- _Prompt_: The entries below are to be reproduced in full, exactly as written.

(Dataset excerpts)
-.-.-

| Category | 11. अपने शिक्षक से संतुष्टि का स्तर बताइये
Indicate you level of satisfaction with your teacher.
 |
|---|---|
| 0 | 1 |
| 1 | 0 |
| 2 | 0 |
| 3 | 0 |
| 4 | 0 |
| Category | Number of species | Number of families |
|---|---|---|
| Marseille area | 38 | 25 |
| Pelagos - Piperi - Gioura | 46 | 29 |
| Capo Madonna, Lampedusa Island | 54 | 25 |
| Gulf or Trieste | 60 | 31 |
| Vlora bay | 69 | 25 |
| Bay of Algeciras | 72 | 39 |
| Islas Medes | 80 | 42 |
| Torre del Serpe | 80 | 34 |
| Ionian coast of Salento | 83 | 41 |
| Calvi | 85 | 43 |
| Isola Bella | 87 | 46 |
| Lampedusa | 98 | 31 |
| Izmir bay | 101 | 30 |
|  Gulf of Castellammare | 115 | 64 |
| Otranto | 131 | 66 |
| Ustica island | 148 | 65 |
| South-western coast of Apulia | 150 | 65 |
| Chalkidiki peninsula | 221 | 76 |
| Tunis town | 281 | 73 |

-.-.-

- _Result of this exercise_:
| Category | 11. अपने शिक्षक से संतुष्टि का स्तर बताइये
Indicate you level of satisfaction with your teacher.
 |
|---|---|
| 0 | 1 |
| 1 | 0 |
| 2 | 0 |
| 3 | 0 |
| 4 | 0 |
| Category | Number of species | Number of families |
|---|---|---|
| Marseille area | 38 | 25 |
| Pelagos - Piperi - Gioura | 46 | 29 |
| Capo Madonna, Lampedusa Island | 54 | 25 |
| Gulf or Trieste | 60 | 31 |
| Vlora bay | 69 | 25 |
| Bay of Algeciras | 72 | 39 |
| Islas Medes | 80 | 42 |
| Torre del Serpe | 80 | 34 |
| Ionian coast of Salento | 83 | 41 |
| Calvi | 85 | 43 |
| Isola Bella | 87 | 46 |
| Lampedusa | 98 | 31 |
| Izmir bay | 101 | 30 |
|  Gulf of Castellammare | 115 | 64 |
| Otranto | 131 | 66 |
| Ustica island | 148 | 65 |
| South-western coast of Apulia | 150 | 65 |
| Chalkidiki peninsula | 221 | 76 |
| Tunis town | 281 | 73 |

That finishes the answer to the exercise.